The season. Colds are more common in children and adults in the fall and winter, although they can occur at any time.

Smoking. If you smoke or are exposed to secondhand smoke, you are more likely to acquire a cold and have a more severe cold.

Exposure. You are more likely to be exposed to viruses that cause colds if you are in a crowd, such as at school or on a flight.

Is the common cold contagious?

Yes. Rhinoviruses can survive in the form of droplets in the air or on surfaces for up to 3 hours or longer. So, if you touch your mouth or nose after contacting someone or anything infected by one of these viruses, you’re likely to develop a cold (unless you’re already resistant to the virus due to prior exposure).

If you already have a cold, not washing your hands after coughing or sneezing increases your risk of spreading it to others. Going to school or engaging in typical activities is unlikely to help you feel any better. It will, however, increase the likelihood that your cold may spread to classmates or friends.

The duration of common cold after getting it

Cold symptoms often appear two to three days after being exposed to the virus. Colds are most infectious in the first 3 or 4 days after symptoms appear and can last up to 3 weeks. Although some colds might last up to two weeks, the majority clear up within a week.

The best way to treat a cold?

Although OTC cold medications cannot prevent a cold, some individuals believe they help alleviate symptoms.

They will not, however, help you improve more quickly. Furthermore, over-the-counter cold medications might induce stomach trouble or make you feel dizzy, exhausted, or unable to sleep. To assist cleanse your nose, use saline (saltwater) drops.

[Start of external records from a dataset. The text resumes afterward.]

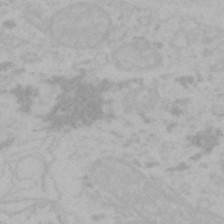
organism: Mouse
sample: Choroid plexus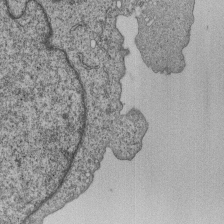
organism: Human
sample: MDA-MB-231 cells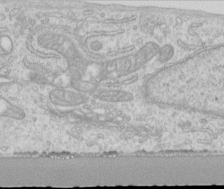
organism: Human
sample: Centriole in RPE cells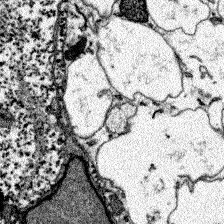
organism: Zebrafish
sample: Larval olfactory bulb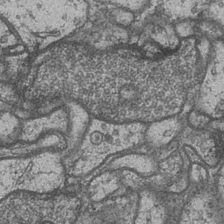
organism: Drosophila
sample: Optic medulla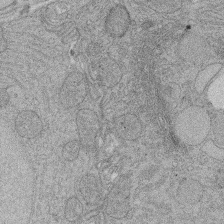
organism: Rat
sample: Salivary granule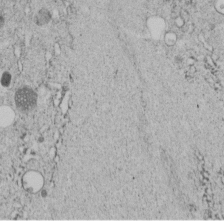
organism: C. elegans
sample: C. elegans embryo early stage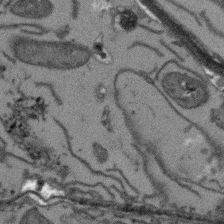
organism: Arabidopsis thaliana
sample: Root tip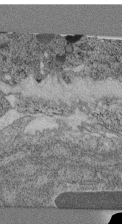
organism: C. elegans
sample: C. elegans pharynx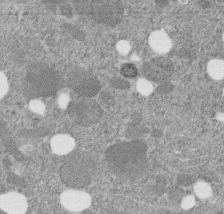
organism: C. elegans
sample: C. elegans embryo early stage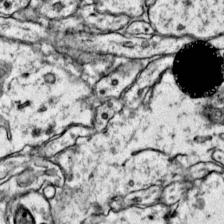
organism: Mouse
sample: Primary visual cortex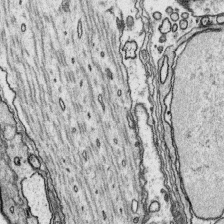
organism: Platynereis dumerilii
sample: Parapodia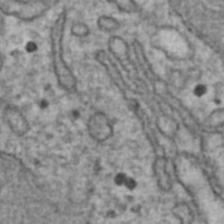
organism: Human
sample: Blood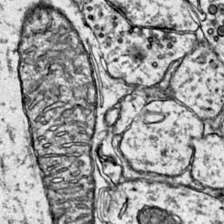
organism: Mouse
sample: Primary visual cortex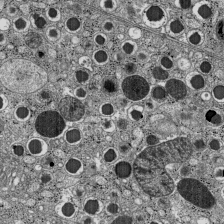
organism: C57BL Mouse
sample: Pancreatic islet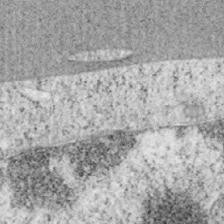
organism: Mouse
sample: OT-I killer T cells with ID8 ovarian cancer cells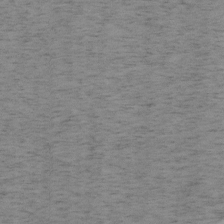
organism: Mouse
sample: OT-I killer T cells with ID8 ovarian cancer cells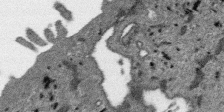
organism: Human
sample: Lung epithelial cells, uninfected (mock) control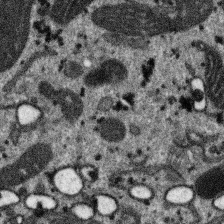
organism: Human
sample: Lung epithelial cells infected with SARS-CoV-2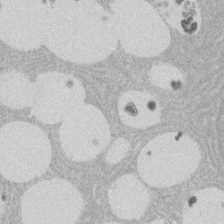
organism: Rat
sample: Salivary granule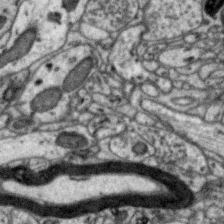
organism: Zebra finch
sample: Brain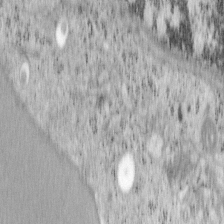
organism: Human
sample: HeLa cells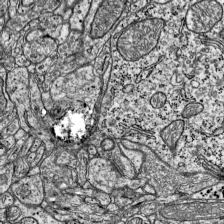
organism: Mouse
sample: Visual Cortex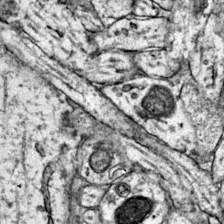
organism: Mouse
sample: Primary visual cortex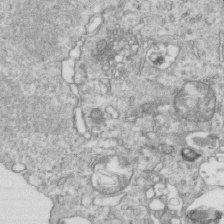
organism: Mouse
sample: Activated OT-1 CD8+ T cells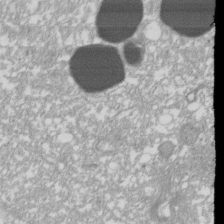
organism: Xenopus
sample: Cilia; centrioles in frog embryo cells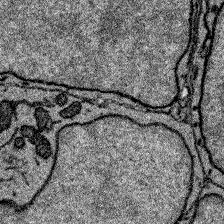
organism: Zebrafish
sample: Larval olfactory bulb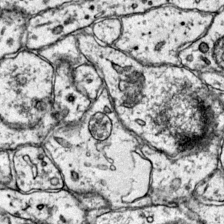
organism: Mouse
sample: Primary visual cortex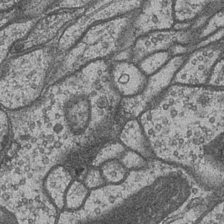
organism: Drosophila
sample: Optic medulla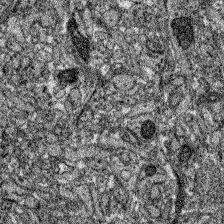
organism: Zebrafish
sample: Larval olfactory bulb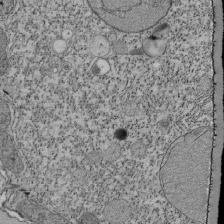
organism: Tetrahymena
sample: Cilia in tetrahymena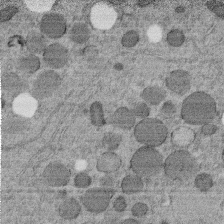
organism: C. elegans
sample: C. elegans embryo early stage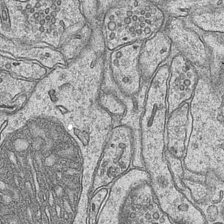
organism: Mouse
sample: CA1 Hippocampus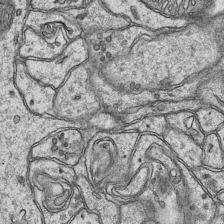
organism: Mouse
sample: CA1 Hippocampus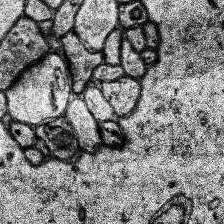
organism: Human
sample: Temporal Lobe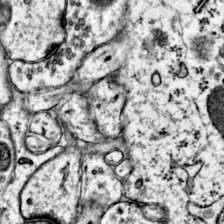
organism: Mouse
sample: Primary visual cortex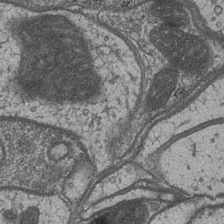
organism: Drosophila
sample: Optic medulla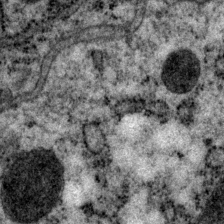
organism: P. pacificus
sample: Pharynx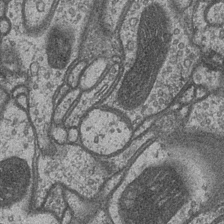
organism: Drosophila
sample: Optic medulla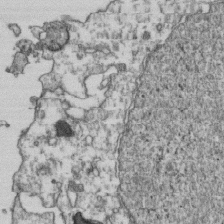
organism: Human
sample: Activated Jurkat CD4+ T cells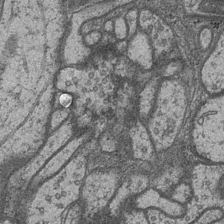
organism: Drosophila
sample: Optic medulla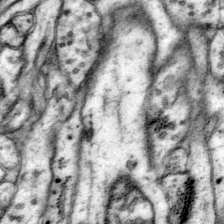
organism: Mouse
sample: Primary visual cortex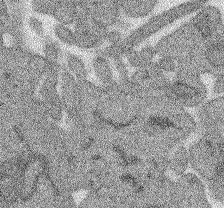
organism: Human
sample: HeLa cells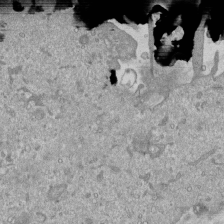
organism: Mouse
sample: ED-1 cell nuclei; centrioles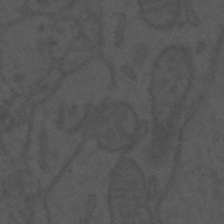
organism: Mouse
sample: Suprachiasmatic nucleus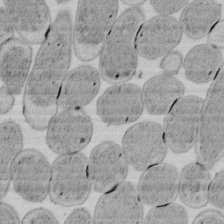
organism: E. coli
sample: Bacterial nucleoid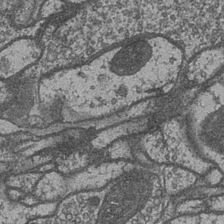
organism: Drosophila
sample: Optic medulla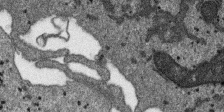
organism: Human
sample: Lung epithelial cells infected with SARS-CoV-2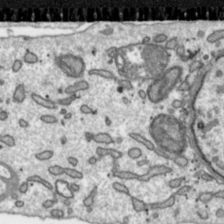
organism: Toxoplasma gondii
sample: Parasites in a vacuole inside a host cell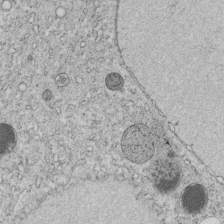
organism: C. elegans
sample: C. elegans embryo early stage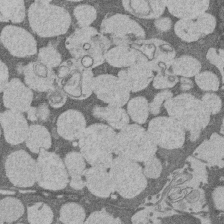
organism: Rat
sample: Salivary granule

Your doctor can tell you if it’s safe to take an antihistamine or decongestant, but there’s little proof that they work.

What can I do to feel better?

Cold viruses, like all viruses, must run their course. Getting enough of rest and drinking plenty of water can help someone with a cold feel better just as much as drugs. Pay heed to what your body is telling you when you have a cold, whether you want to sleep all the time or just take it easy. A warm bath or heating pad helps relieve aches and pains, and the steam from a hot shower might make it easier to breathe.

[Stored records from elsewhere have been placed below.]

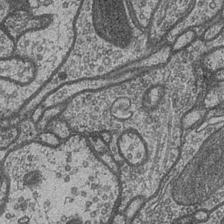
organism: Drosophila
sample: Optic medulla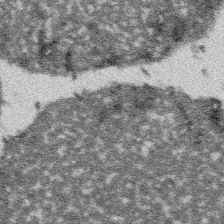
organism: Platynereis dumerilii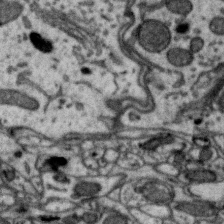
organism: Zebra finch
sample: Brain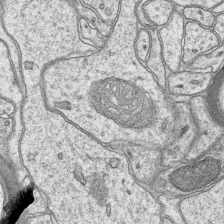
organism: Mouse
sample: CA1 Hippocampus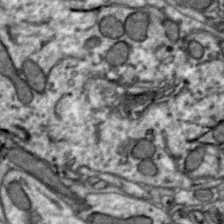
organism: Zebra finch
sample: Brain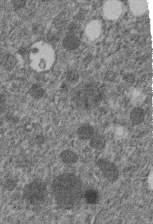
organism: C. elegans
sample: C. elegans embryo early stage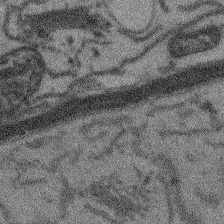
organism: Arabidopsis thaliana
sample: Root tip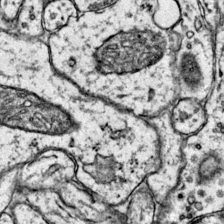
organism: Mouse
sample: Primary visual cortex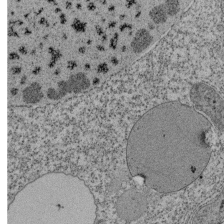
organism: Tetrahymena
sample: Cilia in tetrahymena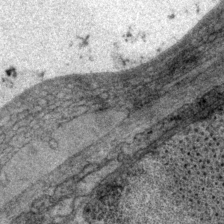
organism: P. pacificus
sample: Pharynx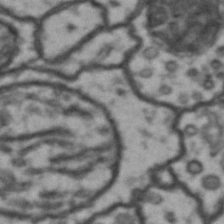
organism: Drosophila
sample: Brain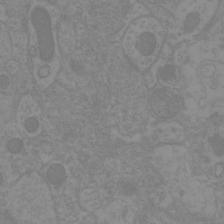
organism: Mouse
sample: Cortical neurons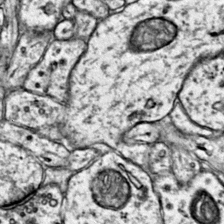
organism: Mouse
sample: Primary visual cortex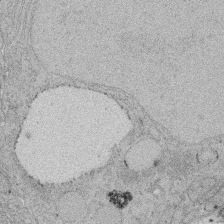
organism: Rat
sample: Salivary granule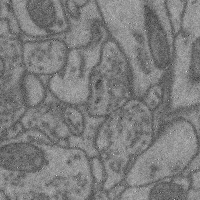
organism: Mouse
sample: Cerebral cortex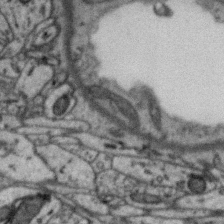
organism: Zebra finch
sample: Brain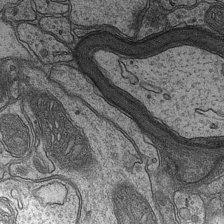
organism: Mouse
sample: CA1 Hippocampus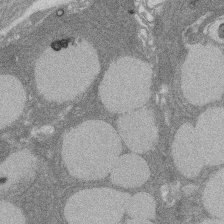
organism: Rat
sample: Salivary granule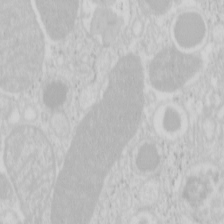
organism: Mouse
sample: Pancreas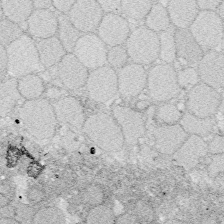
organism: Zebrafish
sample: Whole-Brain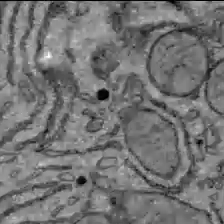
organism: C57BL Mouse
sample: Liver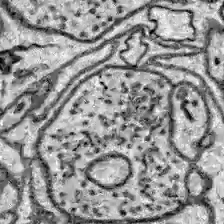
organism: Zebrafish
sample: Brain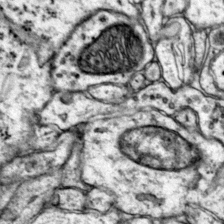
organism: Mouse
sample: Primary visual cortex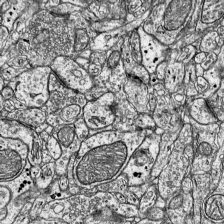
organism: Mouse
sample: Visual Cortex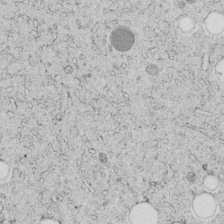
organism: C. elegans
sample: C. elegans embryo early stage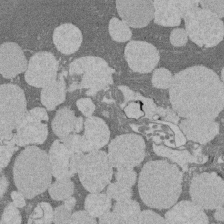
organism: Rat
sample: Salivary granule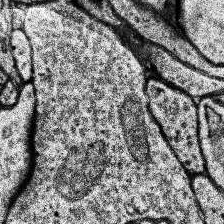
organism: Human
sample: Temporal Lobe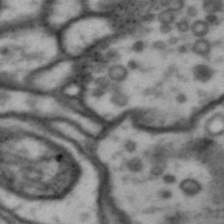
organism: Drosophila
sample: Brain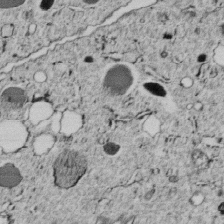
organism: C. elegans
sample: C. elegans embryo early stage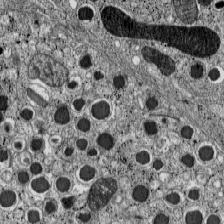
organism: C57BL Mouse
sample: Pancreatic islet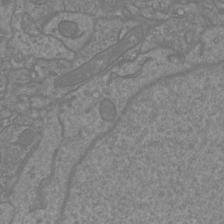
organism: Mouse
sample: Cortical neurons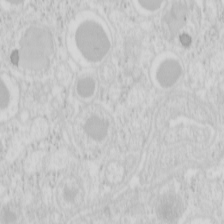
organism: Mouse
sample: Pancreas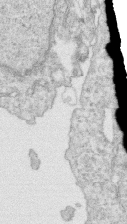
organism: Human
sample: HeLa cell HIV synapse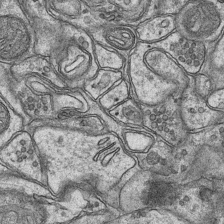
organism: Mouse
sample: CA1 Hippocampus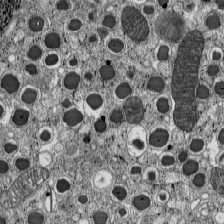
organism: C57BL Mouse
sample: Pancreatic islet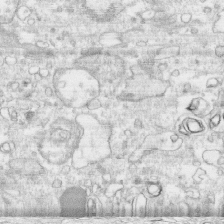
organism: Human
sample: CRL-1474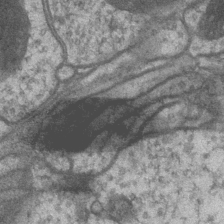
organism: Drosophila
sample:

Concerning whether to feed a cold or starve a fever, don’t worry. Simply eat when you’re hungry. You may have heard that chicken soup might help you get over a cold. There is no solid proof of this, although ill people have been swearing by it for over 800 years.

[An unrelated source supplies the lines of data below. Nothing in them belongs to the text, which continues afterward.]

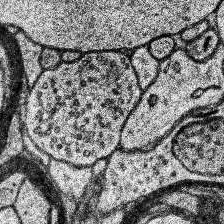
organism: Human
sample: Temporal Lobe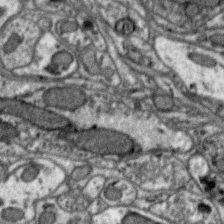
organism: Zebra finch
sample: Brain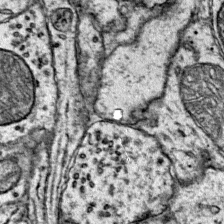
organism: Mouse
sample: Primary visual cortex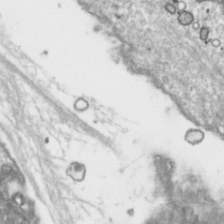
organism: Toxoplasma gondii
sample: Parasites in a vacuole inside a host cell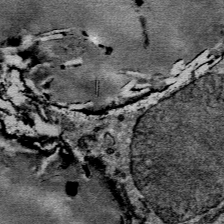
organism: Mouse
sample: Mouse Salivary gland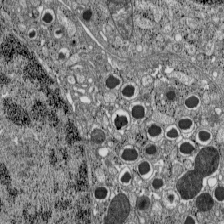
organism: C57BL Mouse
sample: Pancreatic islet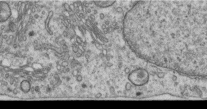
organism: Human
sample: Centriole in RPE cells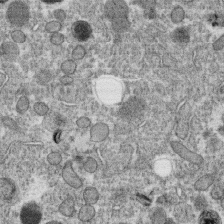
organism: C. elegans
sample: C. elegans oocyte; sperm cells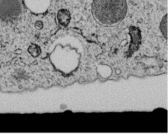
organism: C. elegans
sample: C. elegans embryo early stage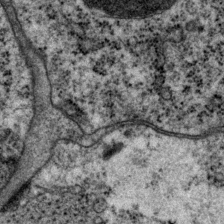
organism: P. pacificus
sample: Pharynx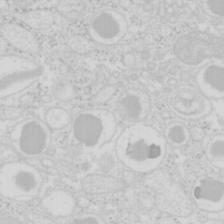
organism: Mouse
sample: Pancreas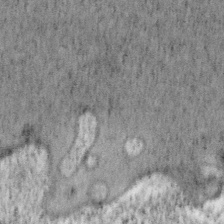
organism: Mouse
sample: OT-I killer T cells with ID8 ovarian cancer cells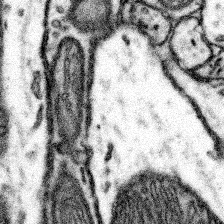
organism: Mouse
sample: Somatosensory cortex neuropil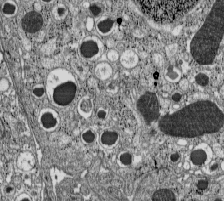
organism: C57BL Mouse
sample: Pancreatic islet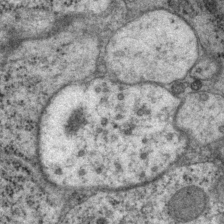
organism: P. pacificus
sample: Pharynx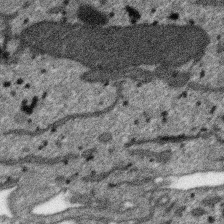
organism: Human
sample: Lung epithelial cells infected with SARS-CoV-2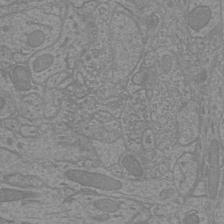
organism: Mouse
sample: Cortical neurons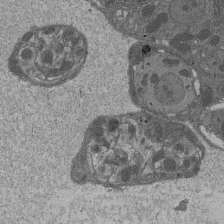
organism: Drosophila
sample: Antenna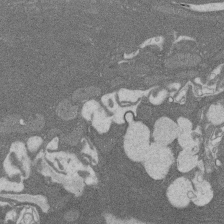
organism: Rat
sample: Salivary granule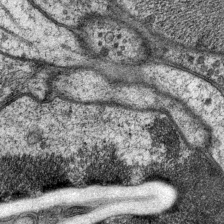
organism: P. pacificus
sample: Pharynx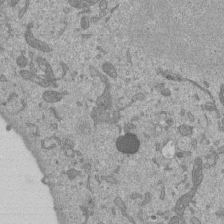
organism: Mouse
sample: ED-1 cell nuclei; centrioles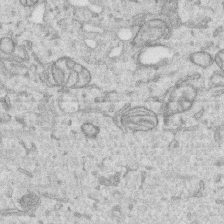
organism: Human
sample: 1205lu cells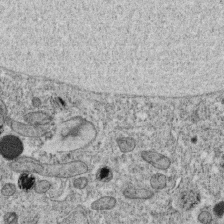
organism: C. elegans
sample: C. elegans oocyte; sperm cells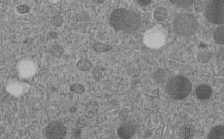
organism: C. elegans
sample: C. elegans embryo early stage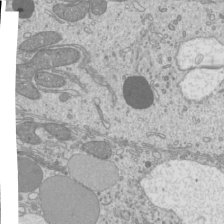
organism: Mouse
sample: Cilia; mouse epididymis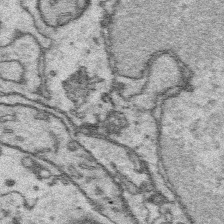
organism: Platynereis dumerilii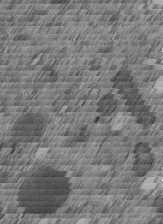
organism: C. elegans
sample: C. elegans embryo early stage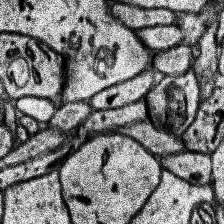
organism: Human
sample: Temporal Lobe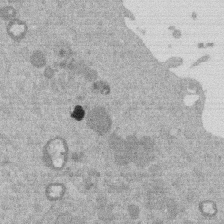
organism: Mouse
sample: Dividing mouse embryo 1 cell stage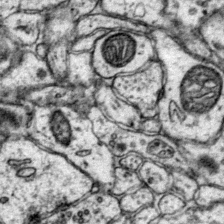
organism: Mouse
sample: Primary visual cortex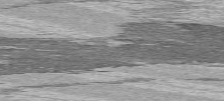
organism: C57BL Mouse
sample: Heart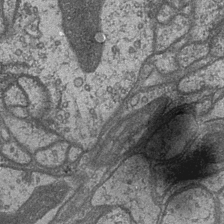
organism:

When Should I Visit the Doctor?

Teens who acquire colds are rarely really ill or require medical intervention. However, see a doctor if any of the following occur: If you suspect you have more than a cold or if you’re becoming worse rather than better, consult your doctor.

Is it possible to prevent colds?

Everyone gets cold at some point in their lives. However, you may improve your immune system’s ability to fight infections by exercising regularly, eating a well-balanced diet, and getting adequate rest.

Although some individuals propose alternative remedies for colds (such as zinc and vitamin C in high quantities or herbal items like echinacea), none of them have been proven to successfully prevent or treat colds. Many physicians do not advocate herbal products since they might have undesirable side effects.